Marek Prawda (born 1 October 1956 in Kielce) is a Polish sociologist and diplomat. Since April 2016 he is Head of Representation - Poland at European Commission.

Life 
Prawda studied economics at the University of Leipzig and sociology at the Institute of Philosophy and Sociology of the Polish Academy of Science. In 1979 he obtained a degree in economic studies and in 1984 a PhD degree in sociology. Until 1990 he has been working at the Polish Academy of Science. He was member of Solidarity.

In 1992 he started his diplomatic career as First Secretary to the Embassy of Poland in Bonn, Germany. In 2000 and 2005 he had been Director at the Secretariat of the Minister of Foreign Affairs.

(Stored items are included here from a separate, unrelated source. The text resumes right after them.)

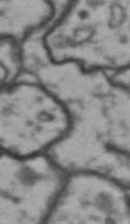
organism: Drosophila
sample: Brain
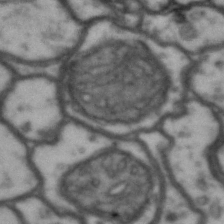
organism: Drosophila
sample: Brain
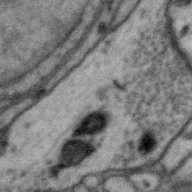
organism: Zebra finch
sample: Brain
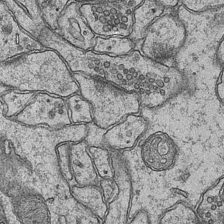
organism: Mouse
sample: CA1 Hippocampus
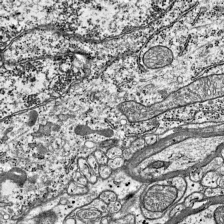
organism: Mouse
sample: Visual Cortex
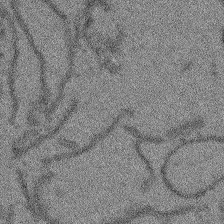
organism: Arabidopsis thaliana
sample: Root tip
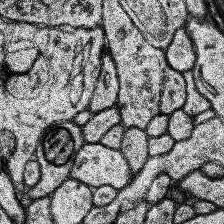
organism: Human
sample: Temporal Lobe
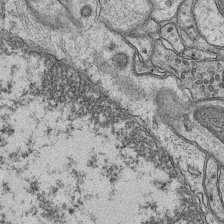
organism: Mouse
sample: CA1 Hippocampus
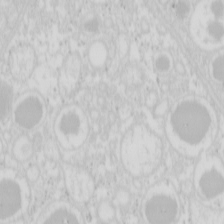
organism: Mouse
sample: Pancreas
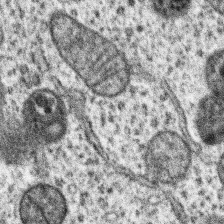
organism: Human
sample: HeLa cells
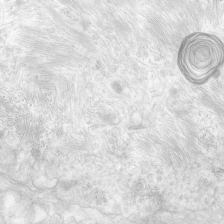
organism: Human
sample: Neocortex
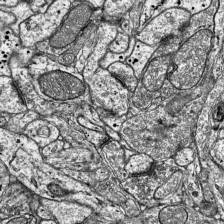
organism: Mouse
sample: Visual Cortex
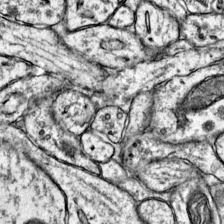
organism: Mouse
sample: Primary visual cortex
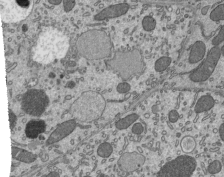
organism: Mouse
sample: Mouse epididymis efferent ductule cilia
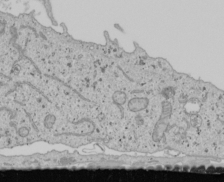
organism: Human
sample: Mitochondria in U2OS cells
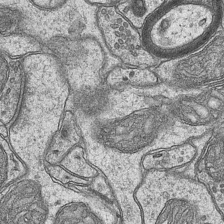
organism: Mouse
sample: CA1 Hippocampus
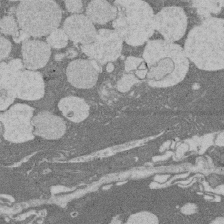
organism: Rat
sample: Salivary granule
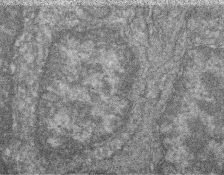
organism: Zebrafish
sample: Cilia; retinal pigment epithelium
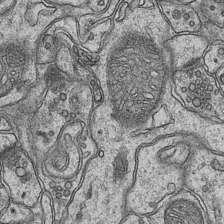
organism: Mouse
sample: CA1 Hippocampus
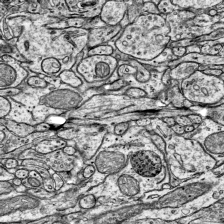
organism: Mouse
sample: Visual Cortex
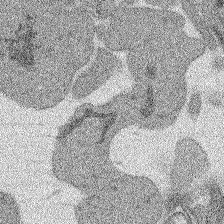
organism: Human
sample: HeLa cells
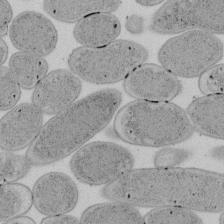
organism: E. coli
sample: Bacterial nucleoid
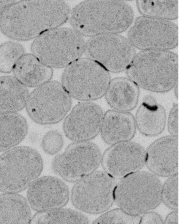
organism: E. coli
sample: Bacterial nucleoid
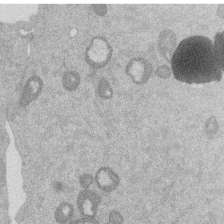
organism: Mouse
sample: Dividing mouse embryo 1 cell stage
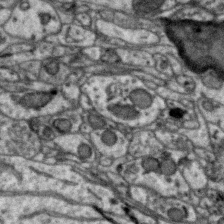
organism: Zebra finch
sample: Brain
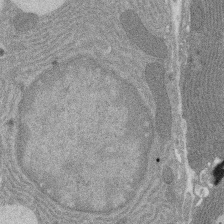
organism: Rat
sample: Salivary granule
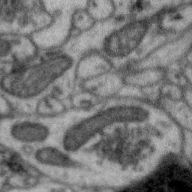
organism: Zebra finch
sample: Brain
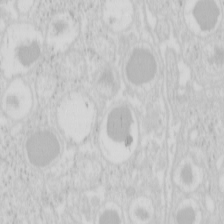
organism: Mouse
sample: Pancreas
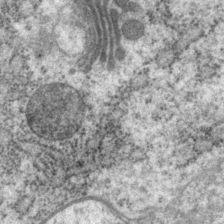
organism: P. pacificus
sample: Pharynx
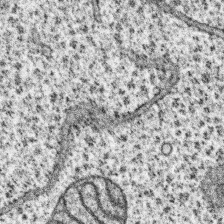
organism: Human
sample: HeLa cells
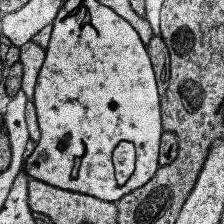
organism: Human
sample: Temporal Lobe
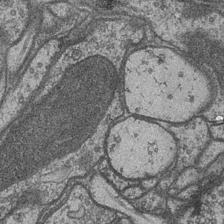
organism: Drosophila
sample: Optic medulla
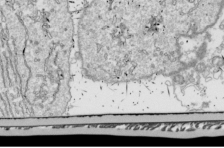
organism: Drosophila
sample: Cell division; meiosis; drosophila spermatocytes
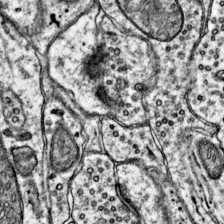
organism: Mouse
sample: Primary visual cortex
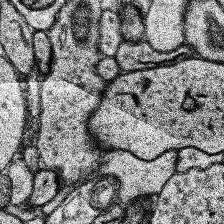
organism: Human
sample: Temporal Lobe
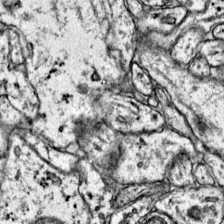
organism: Mouse
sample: Primary visual cortex
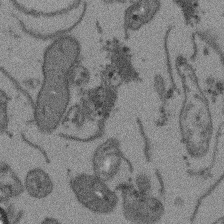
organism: Arabidopsis thaliana
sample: Root tip
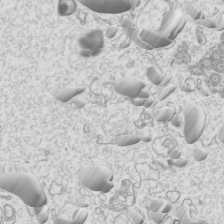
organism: Mouse
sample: Cilia; mouse epididymis
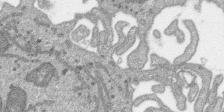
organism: Human
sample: Lung epithelial cells infected with SARS-CoV-2
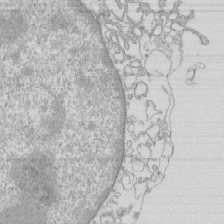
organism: Mouse
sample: Macrophages
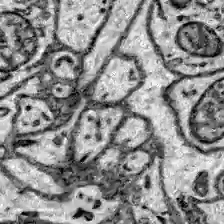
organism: Zebrafish
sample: Brain
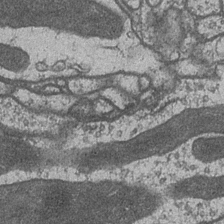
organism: Drosophila
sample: Optic medulla
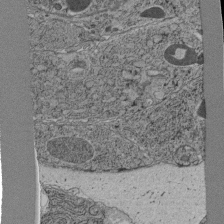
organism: C. elegans
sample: C. elegans pharynx
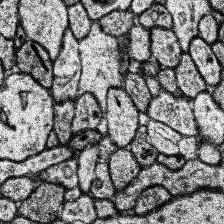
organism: Human
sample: Temporal Lobe
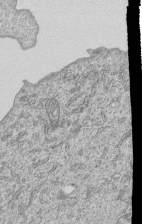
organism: Human
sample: MDA-MB-231 cells
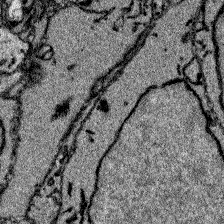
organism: Zebrafish
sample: Larval olfactory bulb
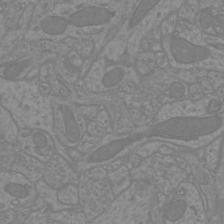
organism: Mouse
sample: Cortical neurons
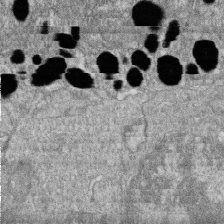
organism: Zebrafish
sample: Cilia; retinal pigment epithelium
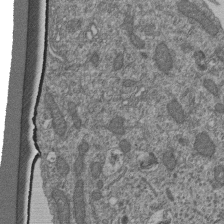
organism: Human
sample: Retinal organoid Rod and Cone cells
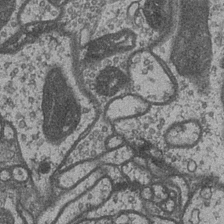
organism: Drosophila
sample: Optic medulla
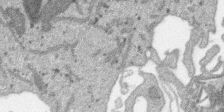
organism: Human
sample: Lung epithelial cells infected with SARS-CoV-2
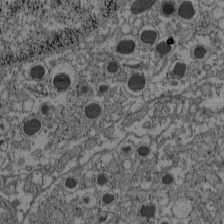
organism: C57BL Mouse
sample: Pancreatic islet
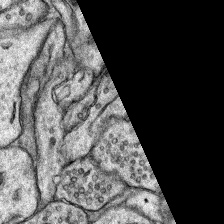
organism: Rat
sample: Hippocampus
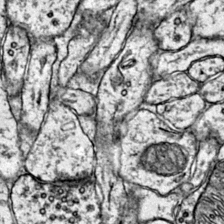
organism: Mouse
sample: Primary visual cortex
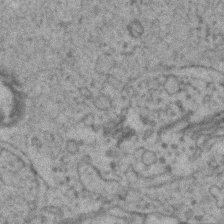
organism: Zebrafish
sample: Zebrafish embryo
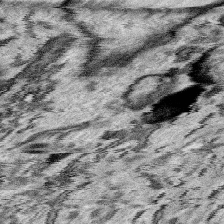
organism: Human
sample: HeLa cells
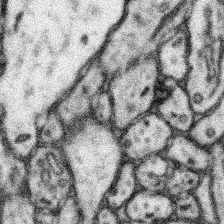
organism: Mouse
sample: Somatosensory cortex neuropil
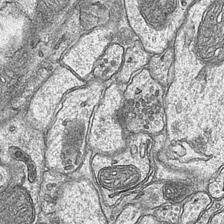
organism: Mouse
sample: CA1 Hippocampus
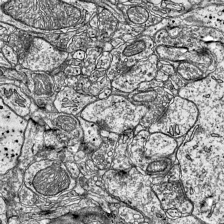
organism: Mouse
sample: Visual Cortex
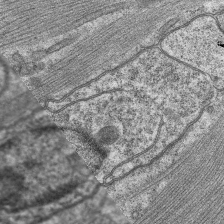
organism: C. elegans
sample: Pharynx
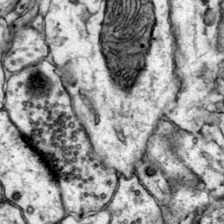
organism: Mouse
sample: Primary visual cortex
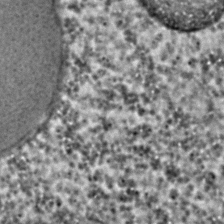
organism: C. elegans
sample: C. elegans embryo
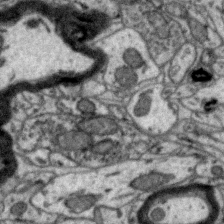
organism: Zebra finch
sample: Brain
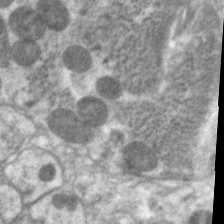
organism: C. elegans
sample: Pharynx
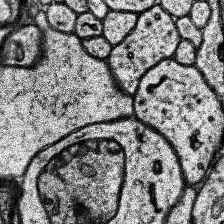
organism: Human
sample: Temporal Lobe
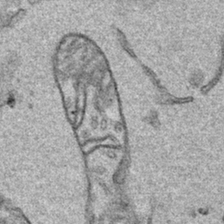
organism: Human
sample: Mitochondria in HCT116 cells
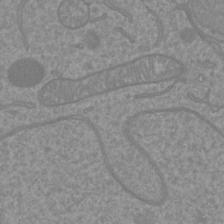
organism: Mouse
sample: Cortical neurons
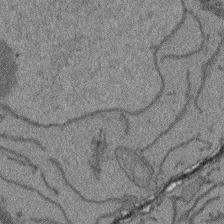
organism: Arabidopsis thaliana
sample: Root tip
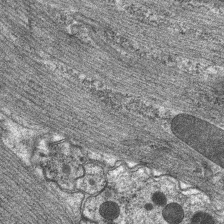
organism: C. elegans
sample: Pharynx
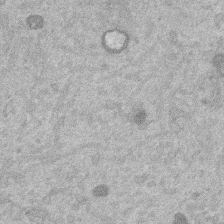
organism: Mouse
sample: Dividing mouse embryo 1 cell stage
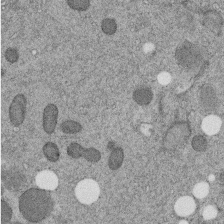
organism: C. elegans
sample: C. elegans embryo early stage
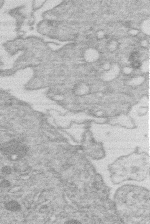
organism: Human
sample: Macrophage cells
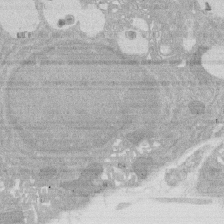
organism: Rat
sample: Salivary granule
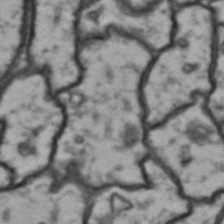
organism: Drosophila
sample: Brain
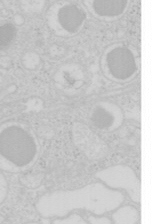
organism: Mouse
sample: Pancreas
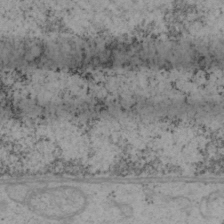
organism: Human
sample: HeLa cells
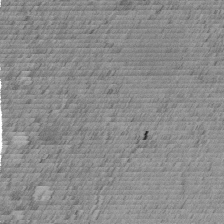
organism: C. elegans
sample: C. elegans embryo early stage
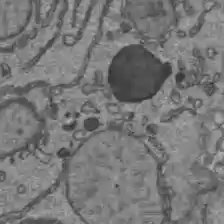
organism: C57BL Mouse
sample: Liver
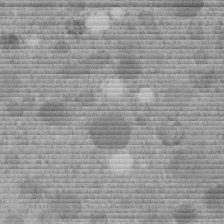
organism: C. elegans
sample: C. elegans embryo early stage
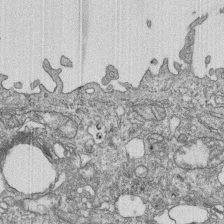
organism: Human
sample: HeLa cell HIV synapse
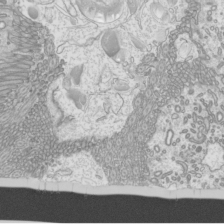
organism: Mouse
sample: Cilia; mouse epididymis
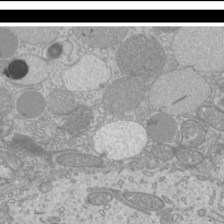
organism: Mouse
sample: Cilia; mouse epididymis
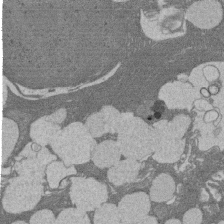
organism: Rat
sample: Salivary granule
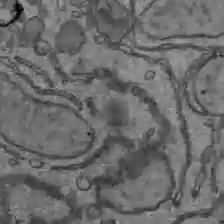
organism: C57BL Mouse
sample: Liver
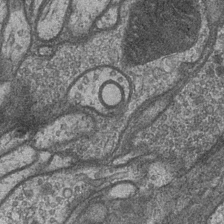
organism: Drosophila
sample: Optic medulla
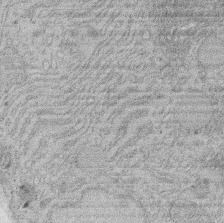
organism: Rat
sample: Salivary granule
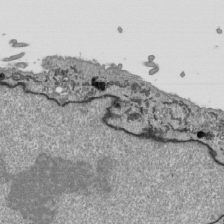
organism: Human
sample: Mitochondria in HCT116 cells
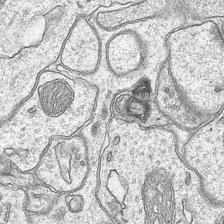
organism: Mouse
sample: CA1 Hippocampus
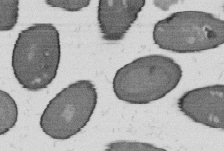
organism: B. subtilis
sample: Bacterial spore
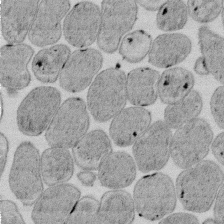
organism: E. coli
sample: Bacterial nucleoid
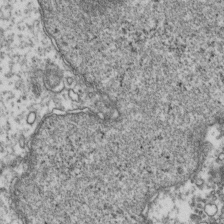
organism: Human
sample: Activated Jurkat CD4+ T cells
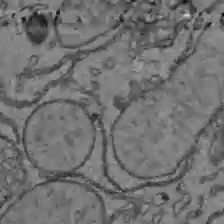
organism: C57BL Mouse
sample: Liver
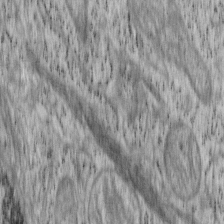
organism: Human
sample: HeLa cells
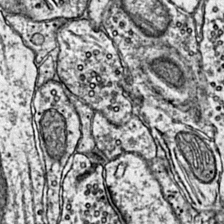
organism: Mouse
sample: Primary visual cortex
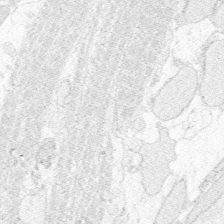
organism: Zebrafish
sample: Whole-Brain
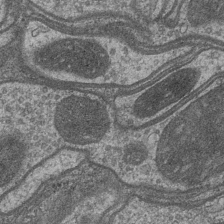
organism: Drosophila
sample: Optic medulla
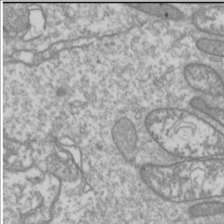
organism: Drosophila
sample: Cell division; meiosis; drosophila spermatocytes
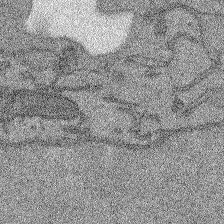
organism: Human
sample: HeLa cells
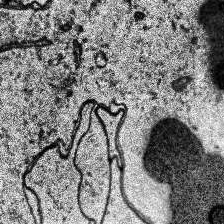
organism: Human
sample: Temporal Lobe
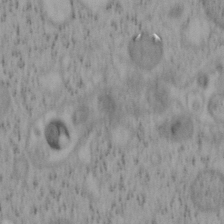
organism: Mouse
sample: OT-I killer T cells with ID8 ovarian cancer cells
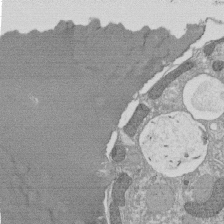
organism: Tetrahymena
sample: Cilia in tetrahymena
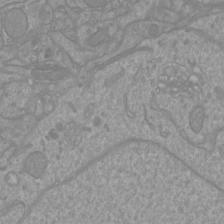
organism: Mouse
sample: Cortical neurons
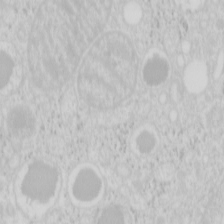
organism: Mouse
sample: Pancreas
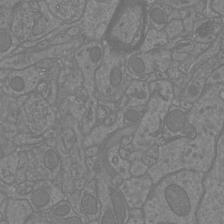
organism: Mouse
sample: Cortical neurons
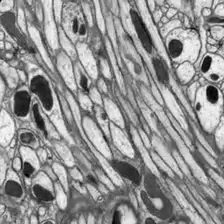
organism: Drosophila
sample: Optic lobe
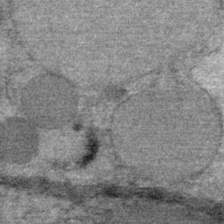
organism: Mouse
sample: Mouse Salivary gland
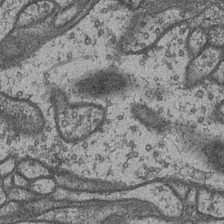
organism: Drosophila
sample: Optic medulla
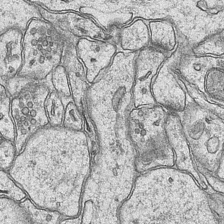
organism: Mouse
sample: CA1 Hippocampus
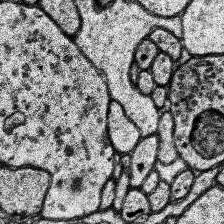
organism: Human
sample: Temporal Lobe
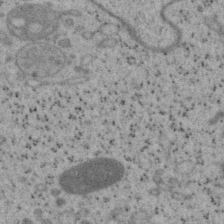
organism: Human
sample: HeLa cells
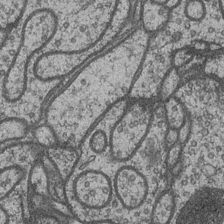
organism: Drosophila
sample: Optic medulla
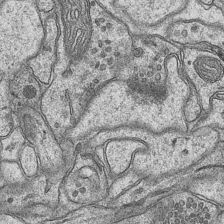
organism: Mouse
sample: CA1 Hippocampus
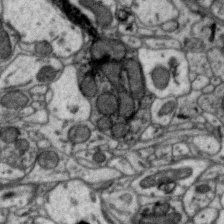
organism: Zebra finch
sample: Brain
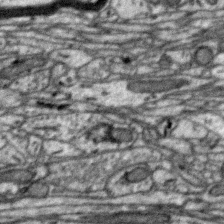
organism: Zebra finch
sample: Brain
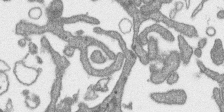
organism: Human
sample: Lung epithelial cells infected with SARS-CoV-2
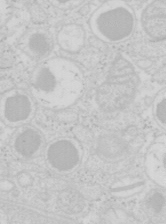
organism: Mouse
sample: Pancreas
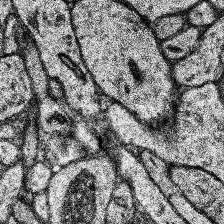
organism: Human
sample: Temporal Lobe
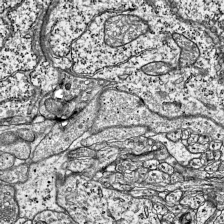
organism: Mouse
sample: Visual Cortex
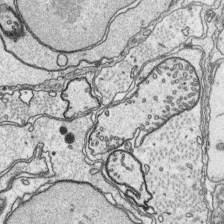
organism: Platynereis dumerilii
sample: Parapodia
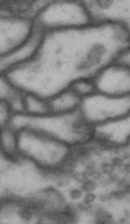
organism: Drosophila
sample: Brain
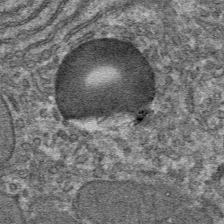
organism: Mouse
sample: Mouse hepatocytes
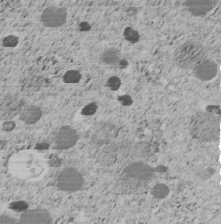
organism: C. elegans
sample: C. elegans embryo early stage
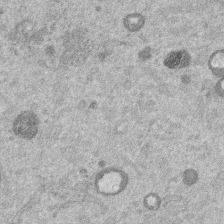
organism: Mouse
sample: Dividing mouse embryo 1 cell stage
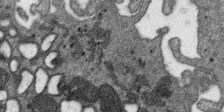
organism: Human
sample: Lung epithelial cells infected with SARS-CoV-2
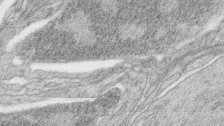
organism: Zebrafish
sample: synaptic ribbons in rod cells and cone cells
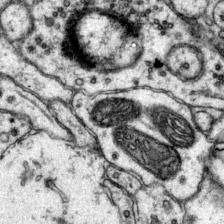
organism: Mouse
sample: Primary visual cortex
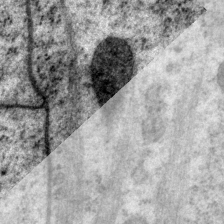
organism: P. pacificus
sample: Pharynx
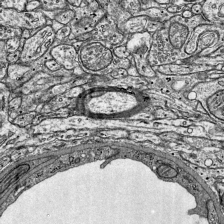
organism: Mouse
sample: Visual Cortex
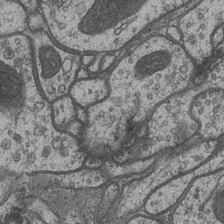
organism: Drosophila
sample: Optic medulla
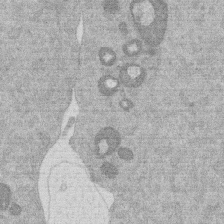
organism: Mouse
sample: Dividing mouse embryo 1 cell stage
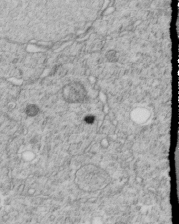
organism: C. elegans
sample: C. elegans embryo early stage
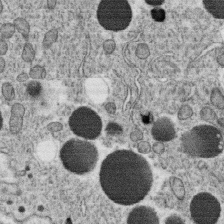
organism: C. elegans
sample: C. elegans oocyte; sperm cells
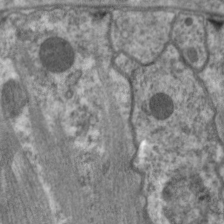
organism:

From 2001 to 2005, he served as Ambassador to Sweden, from 2006 to 2012 as Ambassador to Germany and from 2012 to 2016 as Ambassador to the European Union.

In February 2016, Prawda ended his term. In April 2016, he was appointed by Jean-Claude Juncker as Head of the European Representation in Warsaw.
 
While Ambassador to Germany, Prawda has been an important promoters of the German-Polish dialogue. In 2012 he has been awarded the Grand Cross of the Order of Merit of the Federal Republic of Germany and the Order of Merit of Brandenburg.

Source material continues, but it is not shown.